Bekenntnis des "reisenden Demokratielehrers"

TRIER. (red) Ob er unter anderen Verhältnissen auch evangelischer Pfarrer geworden wäre, bezweifelt Joachim Gauck heute. Gauck, den die meisten wohl in den Neunziger Jahren als Beauftragten für die Unterlagen der Staatssicherheit der DDR kennen gelernt haben, bezeichnet sich heute als freischaffender Redner und Publizist - als "reisender Demokratielehrer".

Gauck war zu Gast in der Katholischen Akademie in Trier. Er stellte sich unter dem Motto "Was fasziniert mich an der Bibel?" den Fragen der Fernsehmoderatorin Marie-Elisabeth Denzer vom Saarländischen Rundfunk. Zum Theologiestudium sei er auf Umwegen gekommen, Germanistik habe er ursprünglich studieren wollen - aber in der DDR habe er dafür keinen Studienplatz bekommen, beschrieb Gauck seinen beruflichen Weg. 1940 in Rostock geboren, habe er schon in früher Jugend die Härten des DDR-Regimes erfahren: Sein Vater wurde für fast drei Jahre nach Sibirien geschickt.
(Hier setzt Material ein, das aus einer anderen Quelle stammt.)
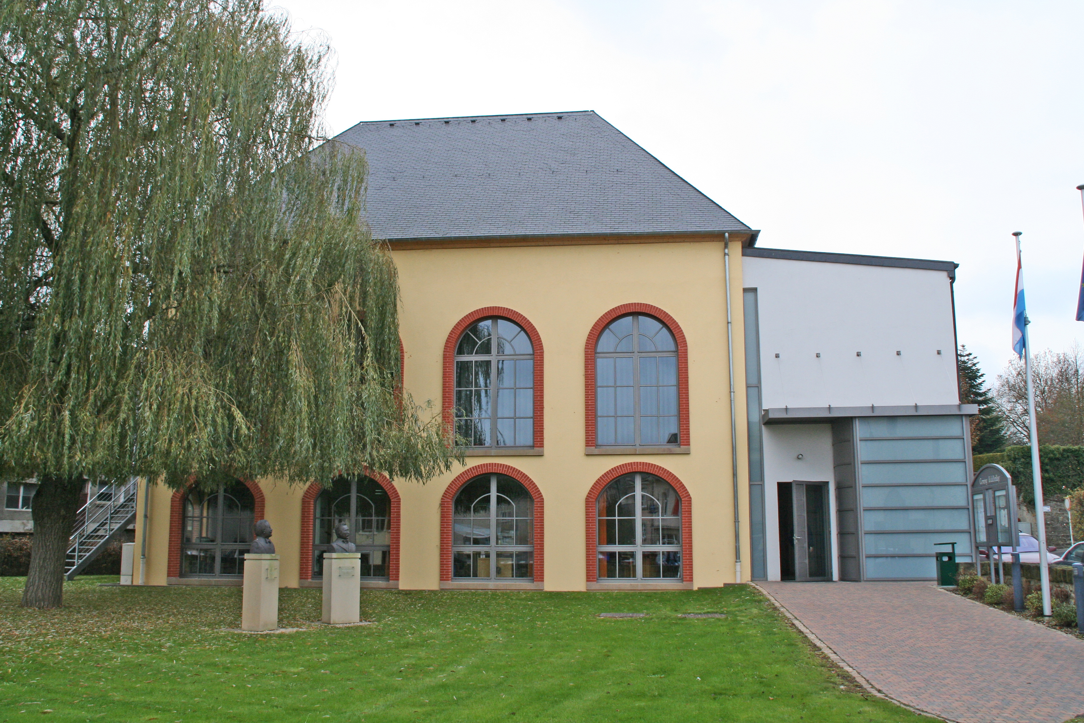 Gemeng Waldbëlleg (Mat ernimme vum Fotograf, soss Blëtz...) Kategorie:Gemeng Waldbëlleg
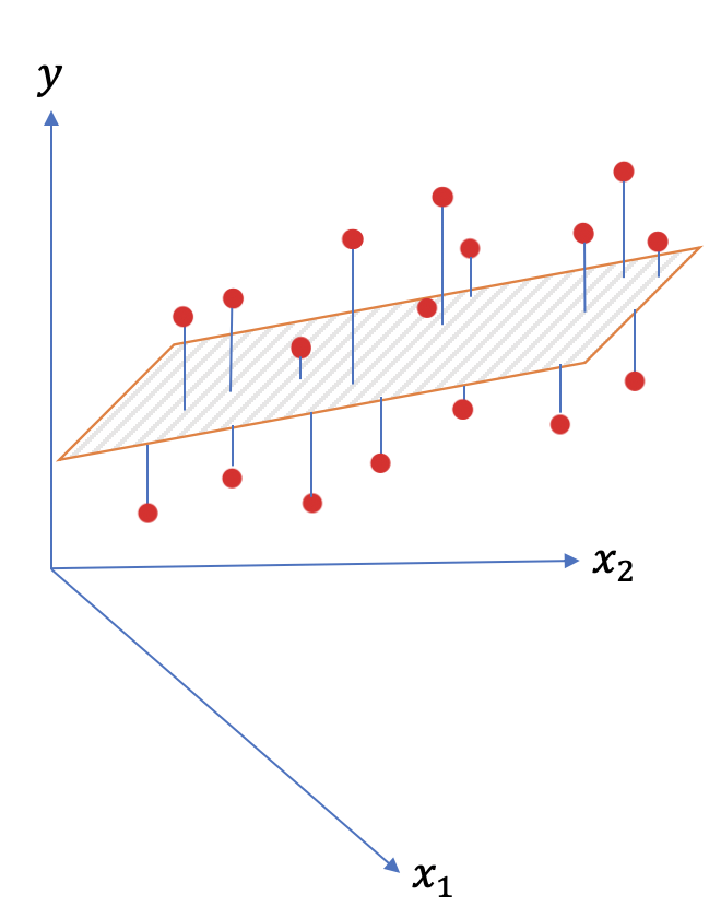 رگرسیون خطی در این شکل صفحه‌ای است که مجموع مربعات فواصل نقطه‌های قرمز تا صفحه را کمینه می‌کند.
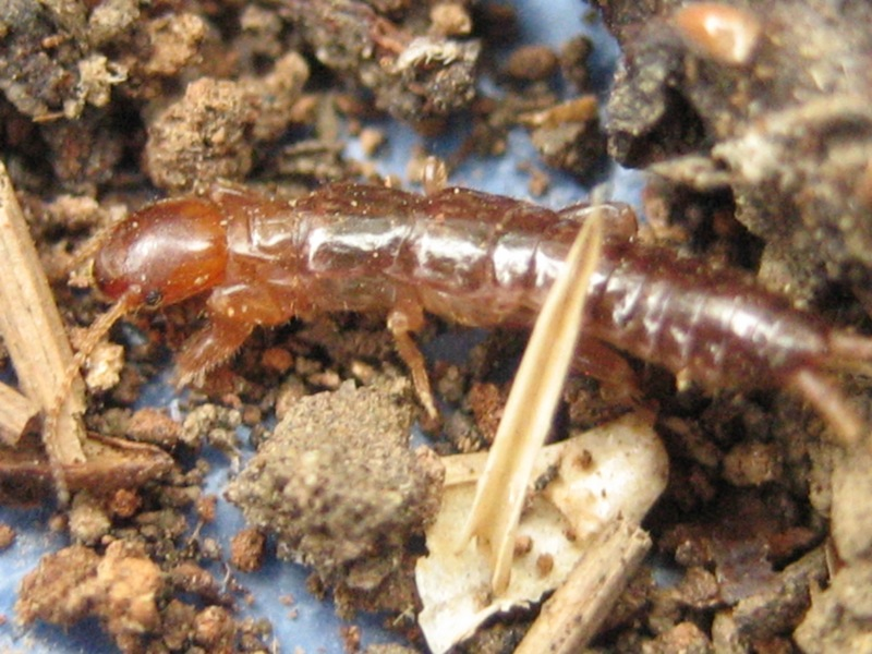 Pink Webspinner (Haploembia solieri), Davis, CA.
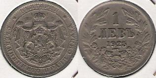 Bulgaria: 1 leva 1925

Später habe er, obwohl er in einem atheistischen Haushalt groß geworden sei, seine Nische in der evangelischen Kirche gefunden. Er wurde Stadtjugendpfarrer in Rostock, in einer Gemeinde in einer "sozialistischen Plattenbausiedlung". Zu unterschiedlichen Zeiten hätten ihn, wie Gauck weiter ausführte, unterschiedliche Stellen in der Bibel fasziniert. Die wundersame Geschichte vom Gelähmten, der - nachdem Jesus mit ihm gesprochen hat - aufsteht, sein Bett nimmt und geht, hat für Gauck noch heute eine starke Parallele zur Wende in der DDR. Als junger Pfarrer habe er immer gehofft, nicht über Wunder predigen zu müssen. "Lange bin ich vor dieser Geschichte weggelaufen, und heute hat sie mich auf politischem Weg erreicht", sagte er. Die Gesprächsreihe "Was fasziniert mich an der Bibel" wird am Dienstag, 2. Dezember, um 19 Uhr an der Katholischen Akademie abgeschlossen. Marie-Elisabath Denzer hat den Trierer Bischof Reinhard Marx zu Gast.